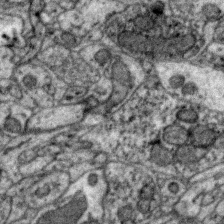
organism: Zebra finch
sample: Brain
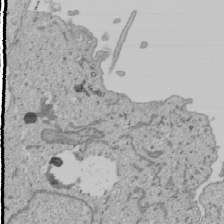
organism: Human
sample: Mitochondria in U2OS cells
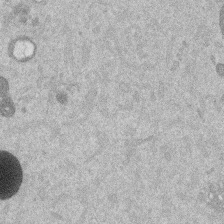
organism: Mouse
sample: Dividing mouse embryo 1 cell stage
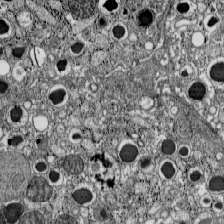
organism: C57BL Mouse
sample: Pancreatic islet
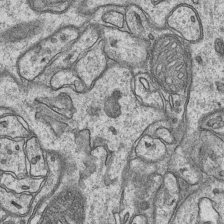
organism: Mouse
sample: CA1 Hippocampus
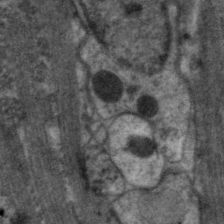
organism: C. elegans
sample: Pharynx
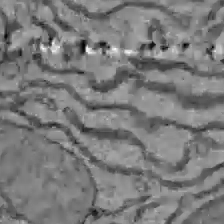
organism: C57BL Mouse
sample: Liver
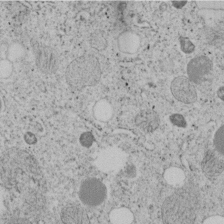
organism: C. elegans
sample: C. elegans embryo early stage
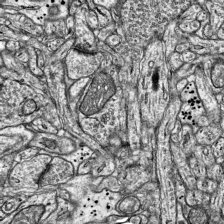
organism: Mouse
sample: Visual Cortex
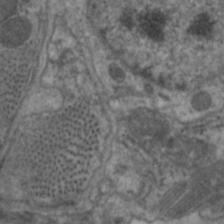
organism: C. elegans
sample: Pharynx
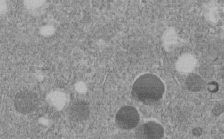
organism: C. elegans
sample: C. elegans embryo early stage
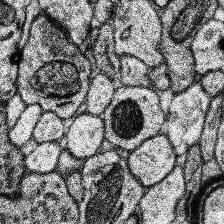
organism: Human
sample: Temporal Lobe
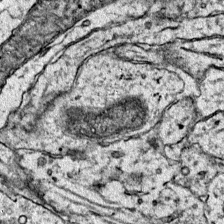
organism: Mouse
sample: Primary visual cortex
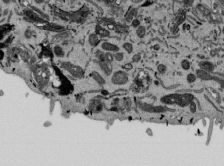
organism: Mouse
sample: ED-1 cell nuclei; centrioles
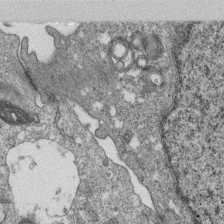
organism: African green monkey
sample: Vero E6 cells infected with SARS-CoV-2

□ □ □ □ □

▶ **DIRECTIONS FOR THIS TASK**: Could every entry above be printed again exactly, images excluded?

▶ **RESPONSE BELOW**:
organism: Zebra finch
sample: Brain
organism: Human
sample: Mitochondria in U2OS cells
organism: Mouse
sample: Dividing mouse embryo 1 cell stage
organism: C57BL Mouse
sample: Pancreatic islet
organism: Mouse
sample: CA1 Hippocampus
organism: C. elegans
sample: Pharynx
organism: C57BL Mouse
sample: Liver
organism: C. elegans
sample: C. elegans embryo early stage
organism: Mouse
sample: Visual Cortex
organism: C. elegans
sample: Pharynx
organism: C. elegans
sample: C. elegans embryo early stage
organism: Human
sample: Temporal Lobe
organism: Mouse
sample: Primary visual cortex
organism: Mouse
sample: ED-1 cell nuclei; centrioles
organism: African green monkey
sample: Vero E6 cells infected with SARS-CoV-2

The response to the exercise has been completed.